India’s multibillion dollar semiconductor push needs military backing

India can differentiate itself from its competition by offering a sovereign guarantee to moving supply chains through military commitments as far as India-centric backward and forward linkages are concerned

India’s inability to understand its own power resonates well with the age-old ‘elephant rope story’. The story is about the chance encounter between a person and a fully-grown elephant, restrained by a puny rope. The person is informed that though the rope appears inconsequential, for the elephant it is a formidable restraint. The reason why the elephant does not merely walk away, breaking the rope in the process, is because from a very early age the animal is conditioned to believe that it cannot break the very shackles that bind it.

India’s $10 billion subsidy plan (under a PLI scheme), unveiled on December 15 in a bid to attract semi-conductor supply chains away from China, reeks a similar level of a lack of conviction, and strategic intent.
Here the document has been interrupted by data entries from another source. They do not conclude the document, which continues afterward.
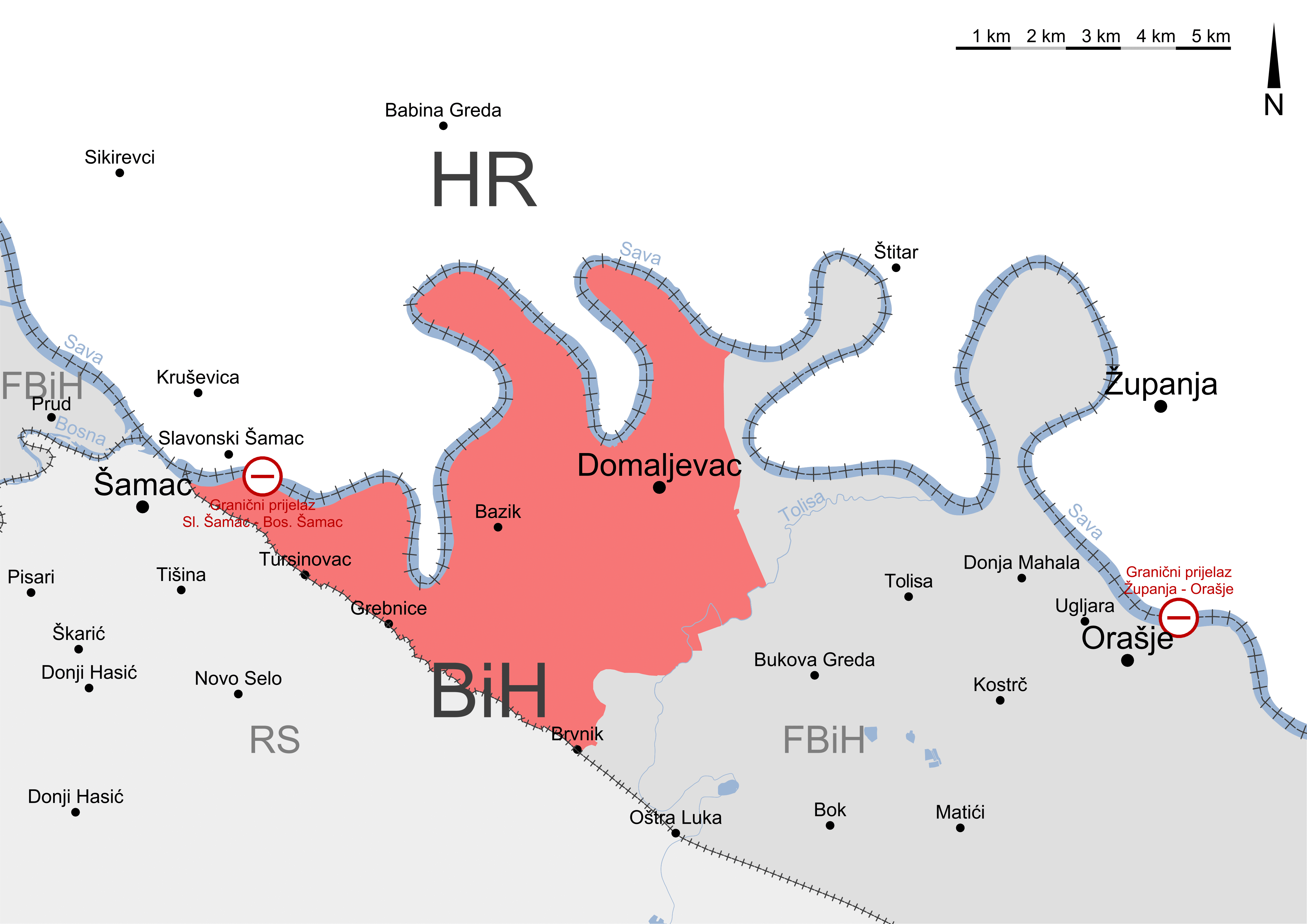 Municipal boundary of Domaljevac-Šamac and surrounding places
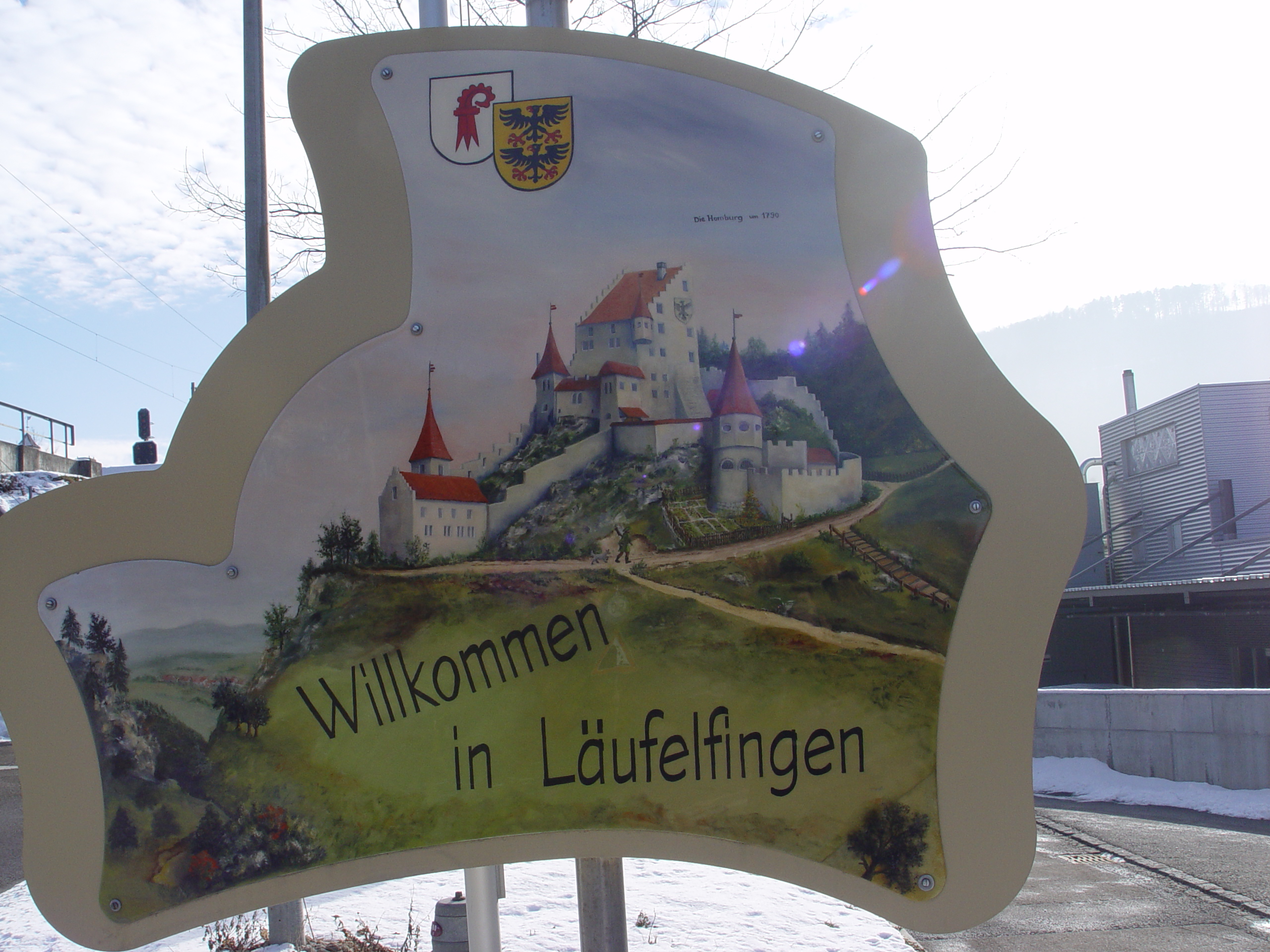 Strassenschild vor Läufelfingen im Kanton Basellandschaft Schweiz
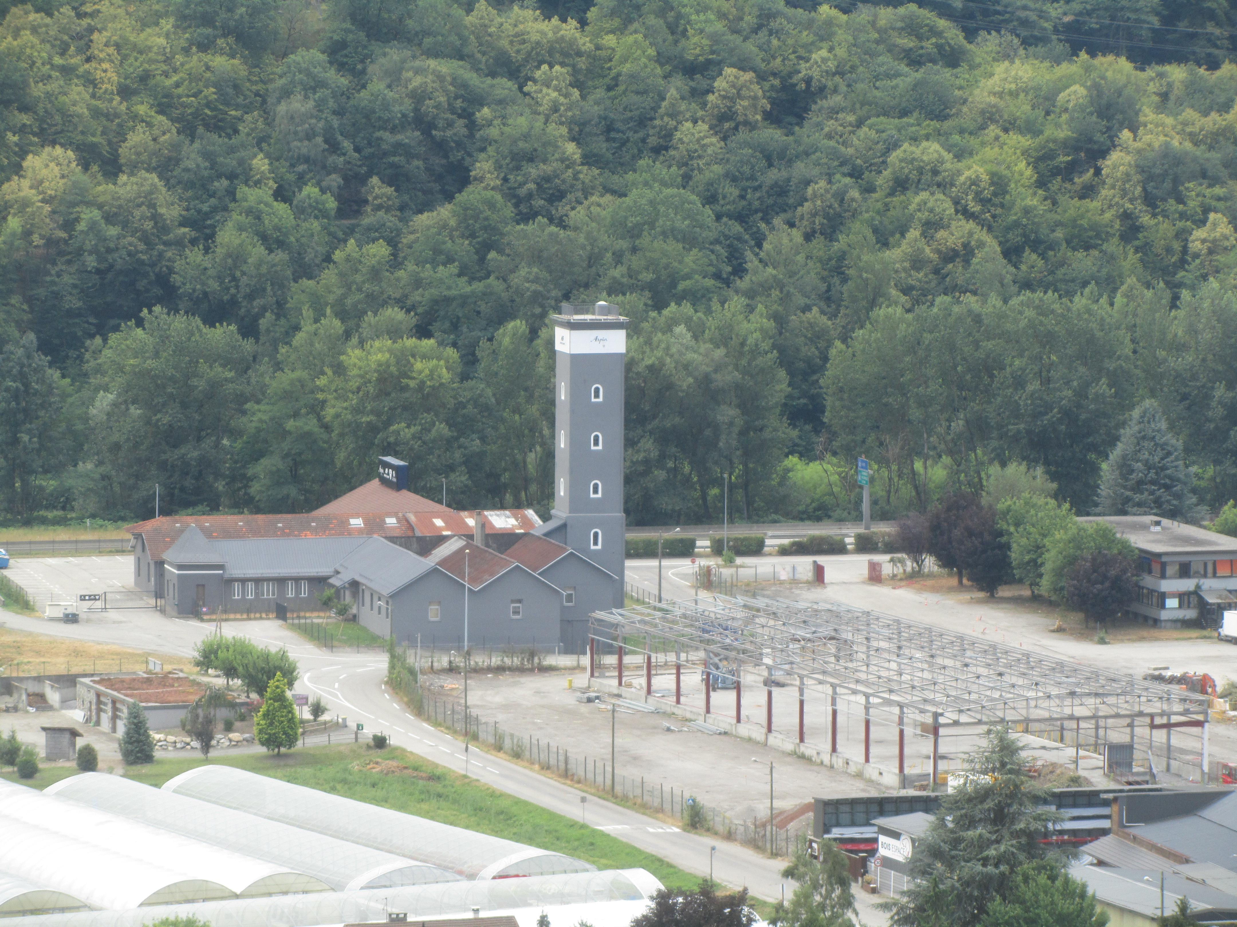 La tour héritée des salines puis repère pour la fonderie
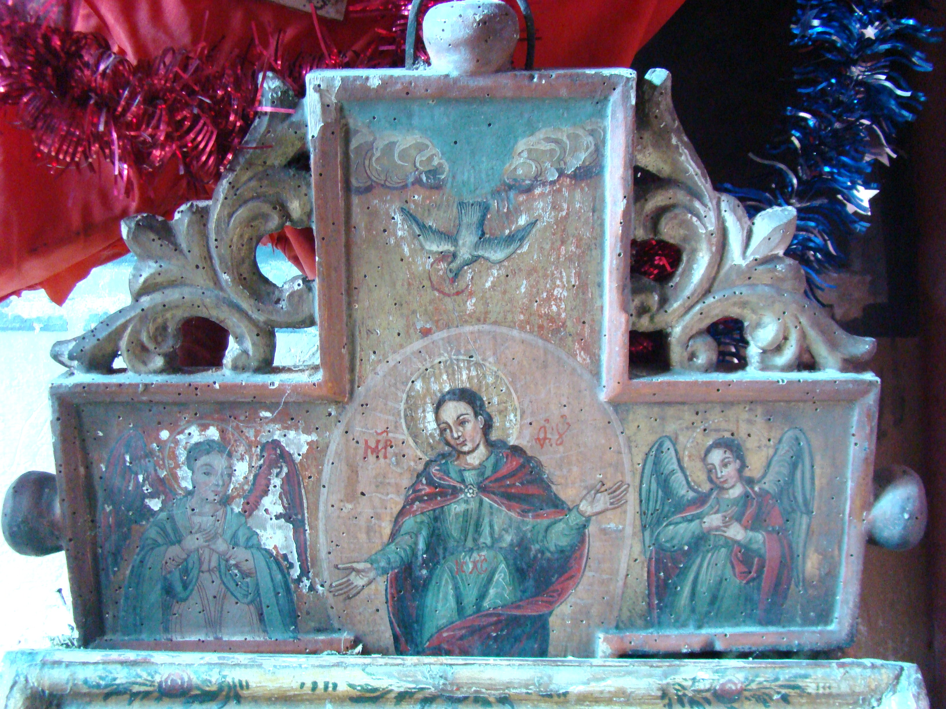 Biserica „Sf. Nicolae", sat DOBROŢ; comuna TOMEŞTI
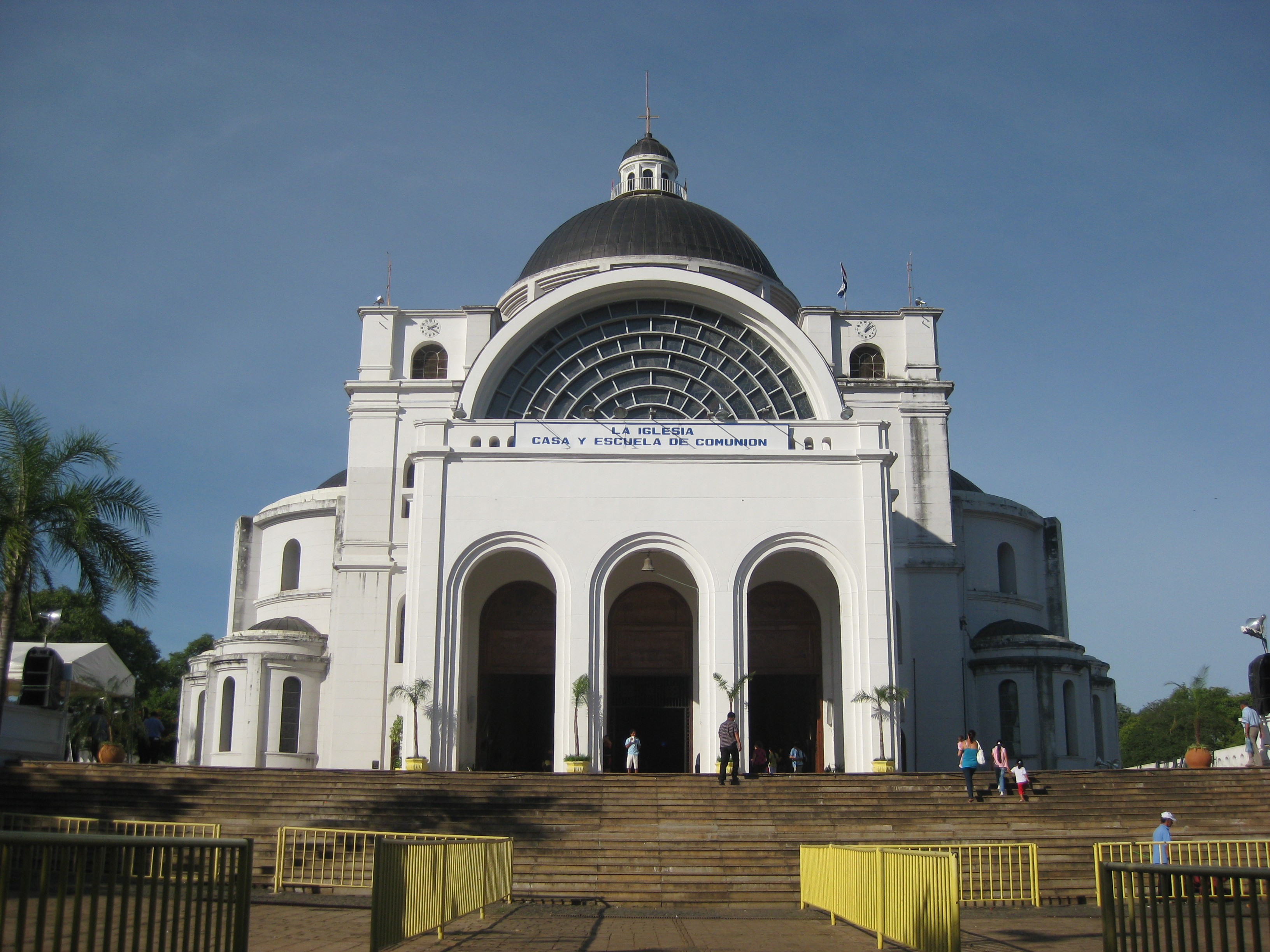 CAACUPE, Basílica de la Virgen de los Milagros
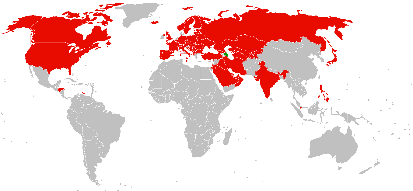 Все соперники сборной Азербайджана по футболу
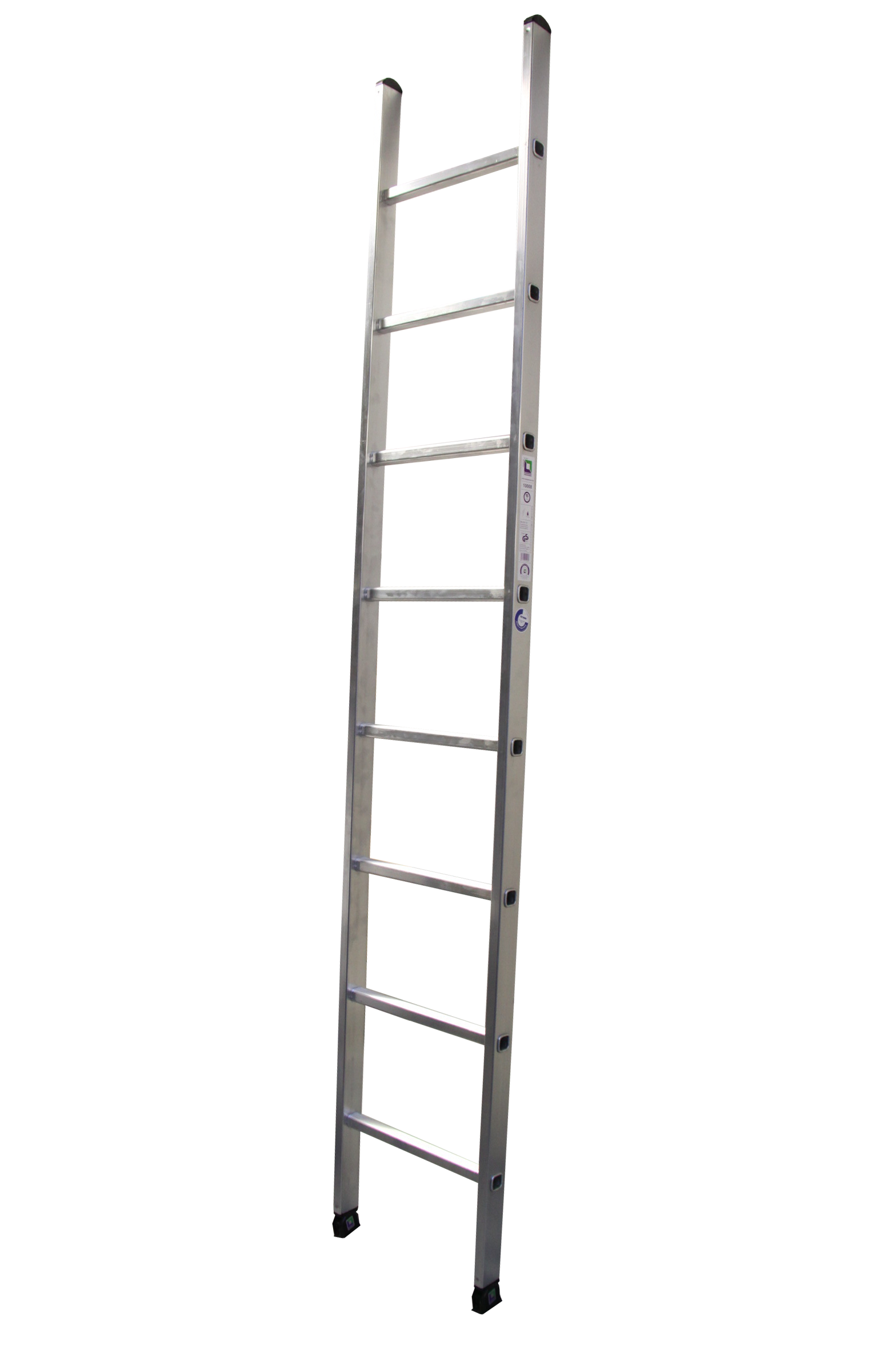 Een moderne ladder gecertificeerd volgens de norm EN-131
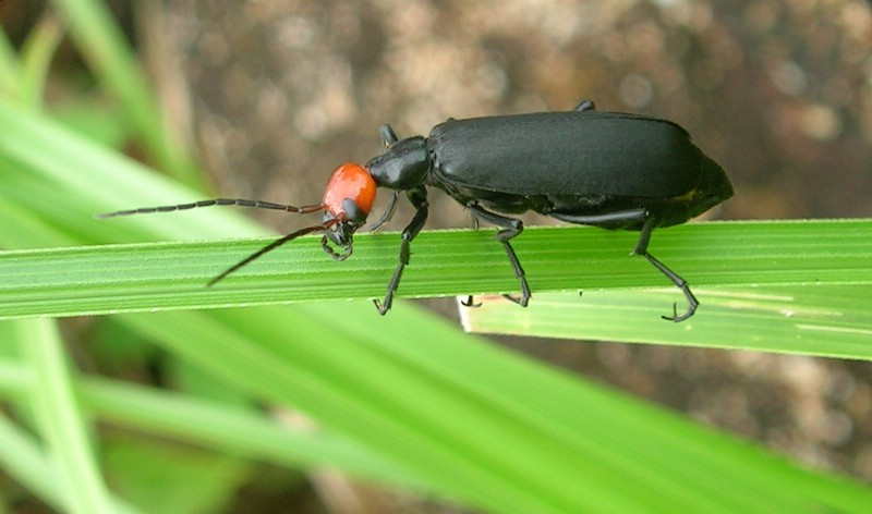 Meloid beetle at Talakaveri, Coorg, India (Epicauta sp.)
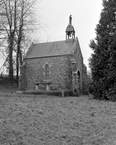 Chapelle Saint Anne au Val-d'Izé (35).
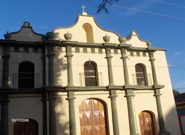 iglesia de chaguaramas edo guarico
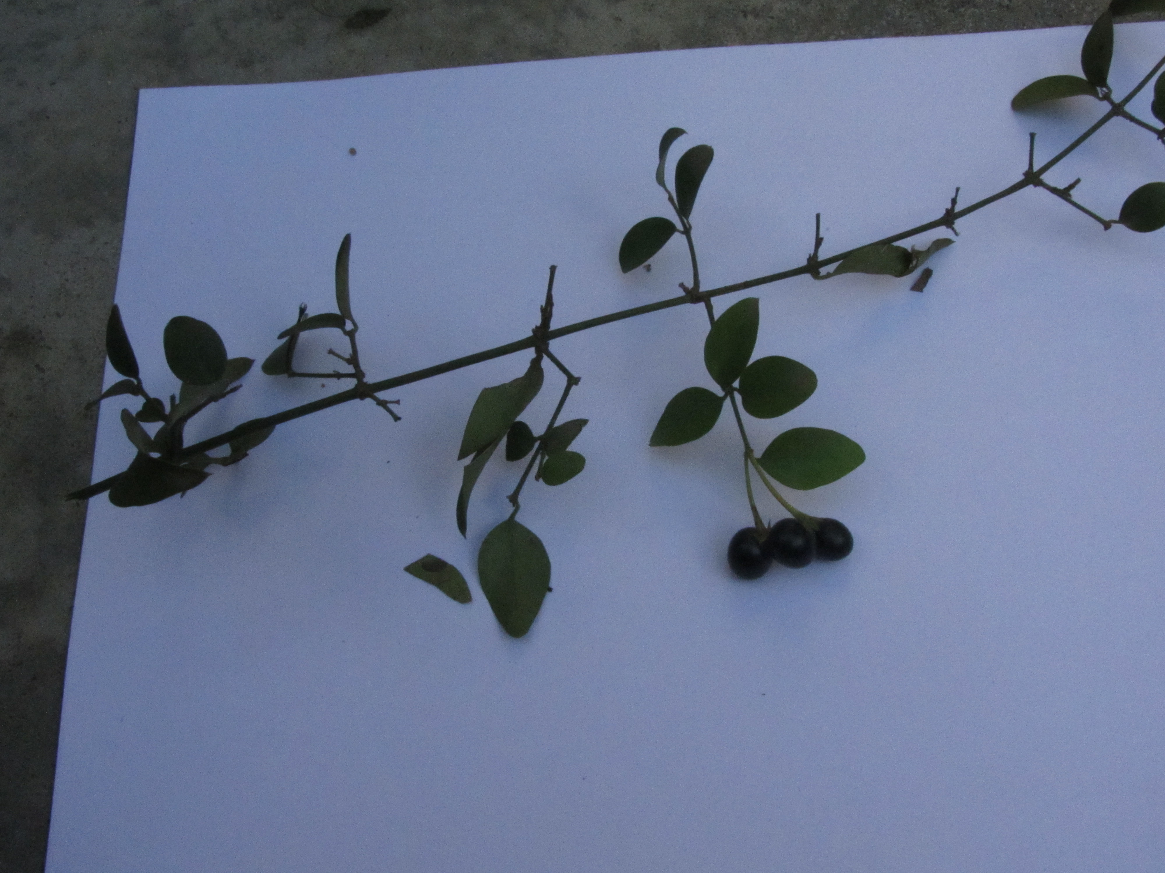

Instead of aggressively pursuing its goals, and officially announcing its intent to be a rival to China, India is competing with smaller nations on a purely commercial basis. This line of thinking can be disastrous, given the urgency of the matter, and the fact that the future belongs to those who control the semi-conductor supply chain.

The belief is that India is a large consumer market that offers unrivalled growth potential to investors, looking at sustained earnings over a long-term horizon. Therefore, in the wisdom of our policy makers, consumer base and economic potential are perhaps the only variables deemed important from a strategic viewpoint. Over the next few years, the expectation is that India will attract commitments worth a couple of billion, netting India some of the business, which is also pursued by rival ASEAN member states. From a tactical perspective, the plan appears to be inadequate.

Like the restrained elephant, India’s disregard for its own stature is astonishing, as it competes with comparably inconsequential military and economic nation states. As a country of nearly 1.4 billion people (compared to ASEAN’s 0.6 billion people), India’s economy is just a speck lower than the bloc’s combined nominal GDP. Nevertheless, India chooses to compete with these smaller nations at their terms, instead of dictating its own. Additionally, to India’s disadvantage, supply chain moves are expensive, and given our poor infrastructure, investment justification in the form of long drawn discounted cash flow statements is often rendered prohibitive.

The only way India can differentiate itself from its competition is by offering a sovereign guarantee to moving supply chains through military commitments as far as India-centric backward and forward linkages are concerned. Our policy makers must realise that at its command India possesses the world’s fourth-most powerful, nuclear-armed military force. With such capabilities, India must quit acting like a docile, vulnerable and ‘also-ran’ nation dependent on alms offered by the bigger powers. Instead, India must actively stake its claim on semi-conductor supply chains with full involvement of its civil-military complex, and offer semi-conductor majors and their respective governments a viable alternative.

As China-driven hostilities grow in the Taiwanese Strait, and the Strait of Malacca (primary nodes of the semiconductor supply chain), India must commit its significant naval assets to safeguard the interests of partners. This also includes the official backing of the Taiwan cause. This could mean the permanent positioning of a Carrier Battle Group (CBG) at INS Jarawa Joint Command Base, Andaman and Nicobar Islands. Along with the deployment of nuclear attack submarines (SSBNs), the presence of a CBG with its full complement, will make India the official gatekeeper to the Indian Ocean. The presence of such a fleet at the mouth of the Malacca Strait will also allow the Indian Navy quick deployments in the Sulu Sea, accessing the East China Sea swiftly. An opportunity towards this end will present itself in H2, 2022, with the commissioning of INS Vikrant, India’s second aircraft carrier.

Such a move will give confidence to semiconductor majors that their interests are secure, making India a dependable military, and economic partner. India must realise that if it is serious about its play on the global stage, it must not shy away from involving its military might. Given India’s ambition to be a global power, the days of passive military postures are over.

Of course, these military overtures will antagonise China, and may invite its support to its “all weather friend” Pakistan. As it is China, with its border incursions (such as in Arunachal Pradesh), military aggression (as seen at Galwan Valley), and economic pressure (China’s string of pearls), is not adopting a favourable approach towards India. Beijing’s policies are increasingly making it clear that peaceful co-existence is a luxury that’s no longer available.

It is time for India to act like a power and orient its industrial and high-tech economy to create military offensive capabilities at an accelerated rate. History shows that countries have attained economic supremacy with military backing. China understands and acts upon this thought; India must not waste its time contemplating.